Cell engineering is the purposeful process of adding, deleting, or modifying genetic sequences in living cells to achieve biological engineering goals such as altering cell production, changing cell growth and proliferation requirements, adding or removing cell functions, and many more. Cell engineering often makes use of recombinant DNA technology to achieve these modifications as well as closely related tissue engineering methods. Cell engineering can be characterized as an intermediary level in the increasingly specific disciplines of biological engineering which includes organ engineering, tissue engineering, protein engineering, and genetic engineering.

The field of cellular engineering is gaining more traction as biomedical research advances in tissue engineering and becomes more specific. Publications in the field have gone from several thousand in the early 2000s to nearly 40,000 in 2020.

== Overview ==

=== Improving production of natural cellular products ===
One general form of cell engineering involves altering natural cell production to achieve a more desirable yield or shorter production time. A possible method for changing natural cell production includes boosting or repressing genes that are involved in the metabolism of the product. For example, researchers were able to overexpress transporter genes in hamster ovary cells to increase monoclonal antibody yield. Another approach could involve incorporating biologically foreign genes into an existing cell line. For example, E.Coli, which synthesizes ethanol, can be modified using genes from Zymomonas mobilis to make ethanol fermentation the primary cell fermentation product.

=== Altering cell requirements ===
Another beneficial cell modification is the adjustment of substrate and growth requirements of a cell. By changing cell needs, the raw material cost, equipment expenses, and skill required to grow and maintain cell cultures can be significantly reduced. For example, scientists have used foreign enzymes to engineer a common industrial yeast strain which allows the cells to grow on substrate cheaper than the traditional glucose. Because of the biological engineering focus on improving scale-up costs, research in this area is largely focused on the ability of various enzymes to metabolize low-cost substrates.

=== Augmenting cells to produce new products ===
Closely tied with the field of biotechnology, this subject of cell engineering employs recombinant DNA methods to induce cells to construct a desired product such as a protein, antibody, or enzyme. One of the most notable examples of this subset of cellular engineering is the transformation of E. Coli to transcript and translate a precursor to insulin which drastically reduced the cost of production. Similar research was conducted shortly after in 1979 in which E. Coli was transformed to express human growth hormone for use in treatment of pituitary dwarfism. Finally, much progress has been made in engineering cells to produce antigens for the purpose of creating vaccines.

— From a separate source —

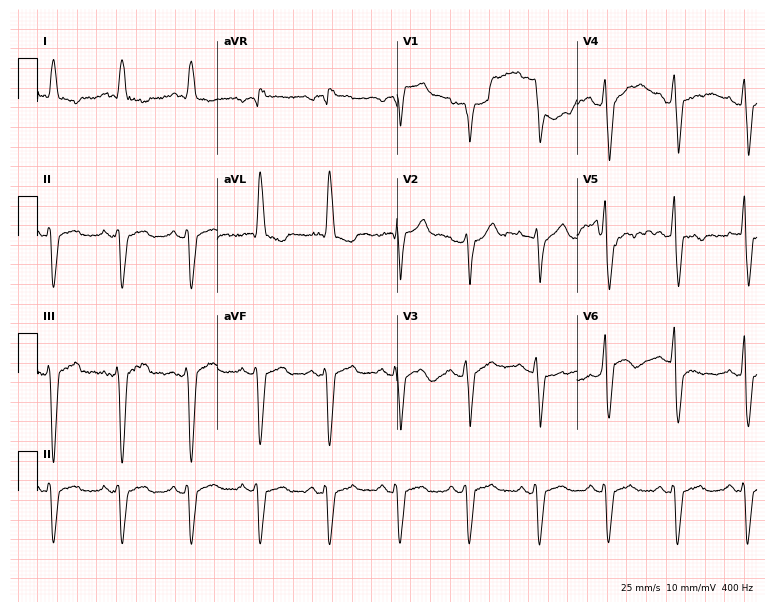
Standard 12-lead ECG recorded from a 77-year-old male (7.3-second recording at 400 Hz). None of these six findings is recorded: first-degree AV block, right bundle branch block, left bundle branch block, sinus bradycardia, atrial fibrillation, sinus tachycardia.

=== Adjustment of cell properties ===
Within the focus of bioengineering, various cell modification methods are utilized to alter inherent properties of cells such as growth density, growth rate, growth yield, temperature resistance, freezing tolerance, chemical sensitivity, and vulnerability to pathogens. For example, in 1988 one group of researchers from the Illinois Institute of Technology successfully expressed a Vitreoscilla hemoglobin gene in E. Coli to create a strain that was more tolerant to low-oxygen conditions such as those found in high density industrial bioreactors.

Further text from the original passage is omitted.